Can I take this derivative?

Question

I'm trying to solve this question in the classical Do Carmo's differential geometry book (page 23):

5. A regular parametrized curve $\alpha$ has the property that all its tangent lines pass through a fixed point. Prove that the trace of $\alpha$ is a (segment of a) a straight line.

Following the statement of the question, we have $\alpha(s)+\lambda(s)\alpha'(s)=const$.

Taking the derivative of both sides we have $\alpha'(s)+\lambda'(s)\alpha'(s)+\lambda(s)\alpha''(s)=0$ which is equal to $(1+\lambda'(s))\alpha'(s)+\lambda(s)\alpha''(s)=0$.

So before I continue my attempt of solution I realized that maybe I can't take this derivative above because I don't know if $\lambda$ is differentiable.

Can I take the derivative above?

Answer 1

Note that you were only given a regular parametrized curve, not an arclength-parametrized curve, although of course you could reparametrize by arclength. But what regularity tells you is that $\alpha'(t)\cdot\alpha'(t) > 0$ for all $t$.

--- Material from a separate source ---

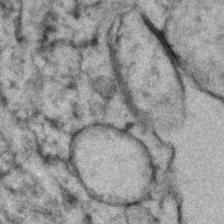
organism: Zebrafish
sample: Zebrafish embryo

So let's take your equation $$\alpha(t)+\lambda(t)\alpha'(t) = P,$$ where $P$ is a constant vector, and subtract $\alpha(t)$ from both sides. Now dot with $\alpha'(t)$ and we get $$\lambda(t) = \frac{(P-\alpha(t))\cdot\alpha'(t)}{\|\alpha'(t)\|^2}.$$ The denominator is never $0$, and both numerator and denominator are smooth functions of $t$, so $\lambda$ is likewise a smooth function of $t$.

Answer 2

Because $\|\alpha'(s)\|\not=0$, you can scalar multiply by $\alpha'(s)$ and rearrange for $\lambda(s)$:

$$\lambda(s)=\frac{\mathrm{const}-\langle\alpha(s),\alpha'(s)\rangle}{\|\alpha'(s)\|^2}.$$

As everything on the right is differentiable (assuming $\alpha\in C^2$), so is $\lambda(s)$.